It’s not like he can tell his eyes not to read them. He wishes he could because holy shit. Holy. Shit. 

“Holy shit,” he says aloud to no one, stopping dead in the middle of the hallway.

Shane: Maybe we can do what we did last January when I won by 2

Lily: I knew you would ask to do that again

Shane: Shut up

Lily: You like watching yourself while I fuck you. Taking it so good

Shane: Maybe I like looking at you

Lily: Mmm no. I will not let you. I will hold your head in place so you have to look into your own eyes 

Shane: Fuck

Lily: But I could just ask you to and you would. You do everything I ask so nicely. Because you’re my what?

Shane: I’m not saying it

Lily: You have to. You promised 

Shane: Only because it had been an hour and you still wouldn’t let me come

Lily: Yes and this time I can make you wait two 

Lily: So? You’re my what?

Shane: Your good little slut

Lily: Good boy

Shane: Stop. I have practice I can’t be hard right now

“Holy shit,” Hayden says again, just to really get it out of his system. Holy shit, holy shit, holy shit.

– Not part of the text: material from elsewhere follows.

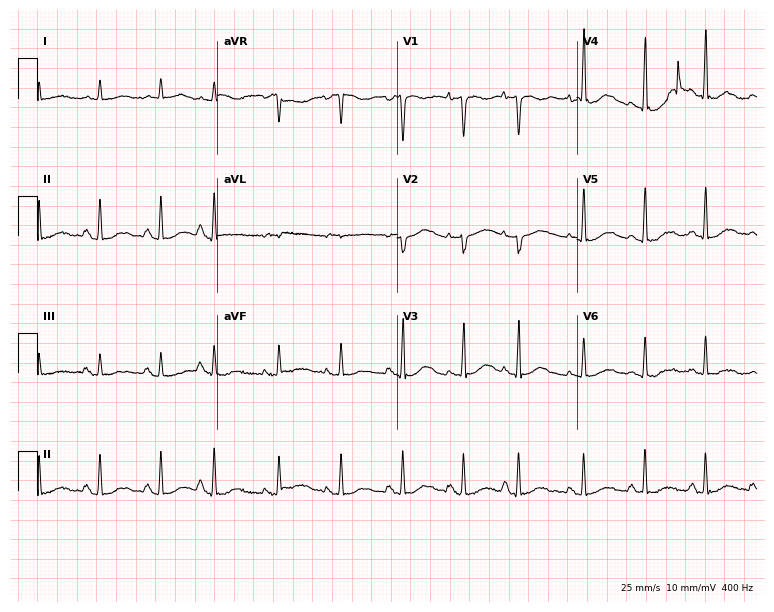
12-lead ECG from a 65-year-old female. Screened for six findings — first-degree AV block, right bundle branch block, left bundle branch block, sinus bradycardia, atrial fibrillation, sinus tachycardia — none is recorded.

Okay, maybe he read a little more than he should have. Maybe he scrolled just a smidge to make sure this was really, actually Shane and not some sort of porn bot.

But as soon as he got up to “when I won by 2”, he knew beyond a shadow of a doubt that these texts were sent by his best friend. Because only Shane Hollander would use their winning score to describe his sex life.

He locks the phone without texting Lily. This isn’t his business. He shouldn’t have read that. Holy fuck he wishes he hadn’t read that.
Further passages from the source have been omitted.